# pensacola fishing pier shark fishing



## eagle #75 (Jun 10, 2012)

can you fish for sharks off of the pier ?


----------



## EMT90 (Jul 24, 2012)

Not off the Pensacola Beach pier.


----------



## PAWGhunter (Feb 3, 2010)

Navarre Beach Pier you can...for now


----------



## eagle #75 (Jun 10, 2012)

do you have to cut your line if you do hook up with one ?


----------



## Breeze (Mar 23, 2012)

When my son and I went out to pensacola beach pier couple weeks ago, there was a guy fishing for sharks at the end of the pier. He was very open about it and not trying to hide it at all...


----------



## leeroy87 (May 20, 2012)

Breeze said:


> When my son and I went out to pensacola beach pier couple weeks ago, there was a guy fishing for sharks at the end of the pier. He was very open about it and not trying to hide it at all...

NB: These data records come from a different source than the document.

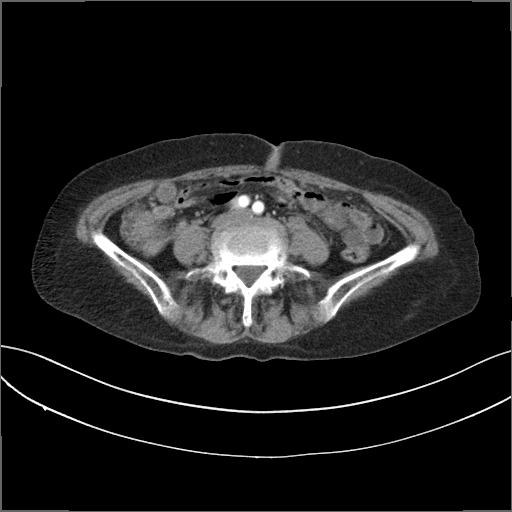
Case:
• modality — multiphase abdominal CT, liver, arterial phase
• patient — female, age 74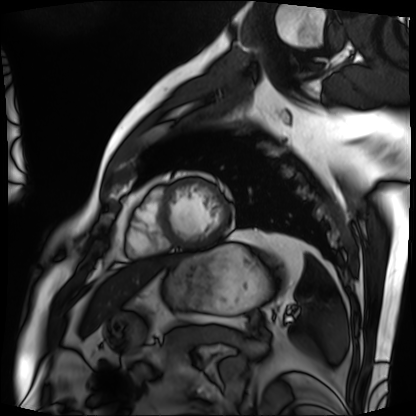
modality: cardiac MRI; subject group: patient.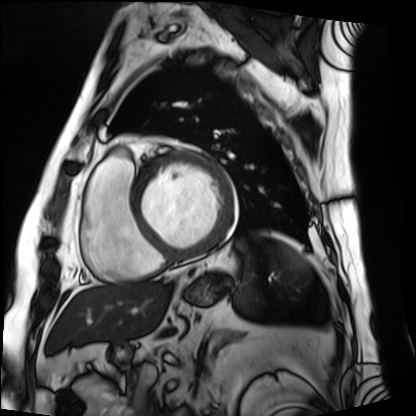
Cardiac MRI. Subject group: patient.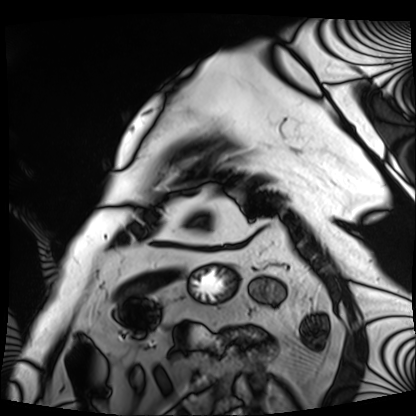
• modality · cardiac MRI
• subject group · patient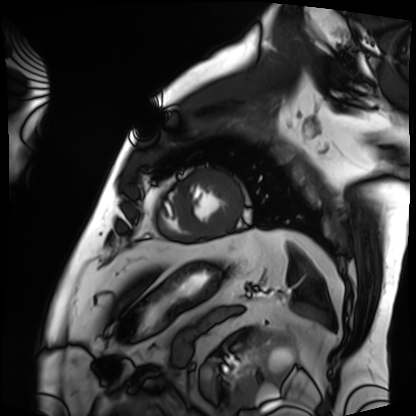
modality: cardiac MRI
subject group: patient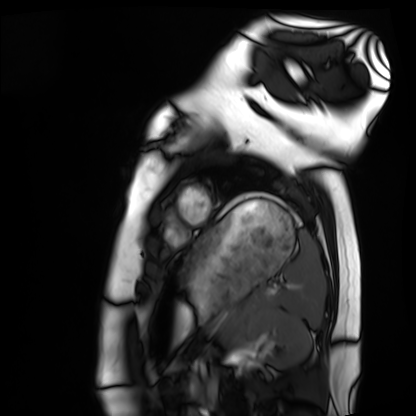
modality — cardiac MRI
subject group — healthy volunteer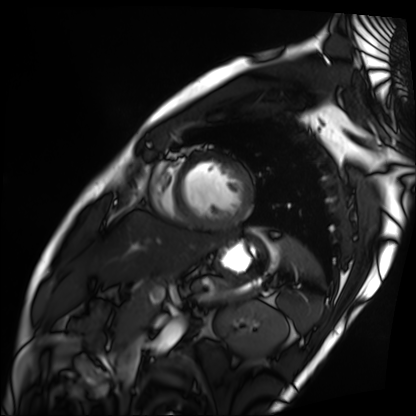
Cardiac MRI. Subject group: patient.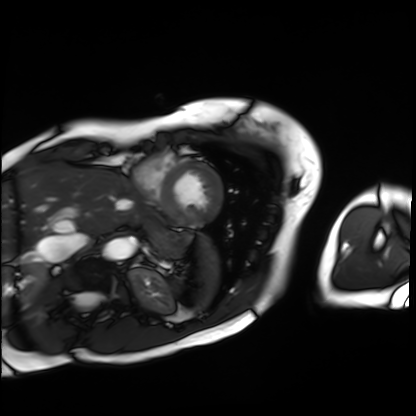
* modality · cardiac MRI
* subject group · patient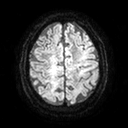
• modality: 3 Tesla brain MRI
• series: diffusion tensor imaging (medium iso)
• study: ring-enhancing brain masses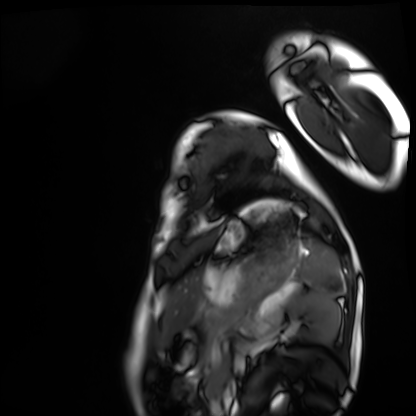
<scan>
  <modality>cardiac MRI</modality>
  <cohort>healthy volunteer</cohort>
</scan>

You can fish for them all day no problem. You cannot "Land" shark on Pensacola pier. They do not want tourists to see jimbob beaching an 8ft bull shark infront of $300/night resorts


----------



## flukedaddy (Apr 11, 2009)

leeroy87 said:


> You can fish for them all day no problem. You cannot "Land" shark on Pensacola pier. They do not want tourists to see jimbob beaching an 8ft bull shark infront of $300/night resorts


 :thumbsup:
Nail on the Head.... Not to mention the chum was bothering the visitors... meaning drawing more sharks in cracked me up when it first opened the new beach pier and had the cleaning tables on the pier with the chutes to drop the leftovers down like a perfect chum churn:blink:.... knew that wouldnt last long.


----------



## "Sick Days" (Jul 23, 2012)

leeroy87 said:


> You can fish for them all day no problem. You cannot "Land" shark on Pensacola pier. They do not want tourists to see jimbob beaching an 8ft bull shark infront of $300/night resorts


lol


----------



## J0nesi (Jun 22, 2011)

leeroy87 said:


> You can fish for them all day no problem. You cannot "Land" shark on Pensacola pier. They do not want tourists to see jimbob beaching an 8ft bull shark infront of $300/night resorts


Thats funny cause when i was out there last sunday alot of us were catching sharks and the tourists were all "THATS AMAZING","WE'VE NEVER SEEN ANYTHING LIKE THIS". One couple was from Eastern Europe (i forget the country) but they have never seen saltwater fishing and was bumb founded that we were catching sharks. 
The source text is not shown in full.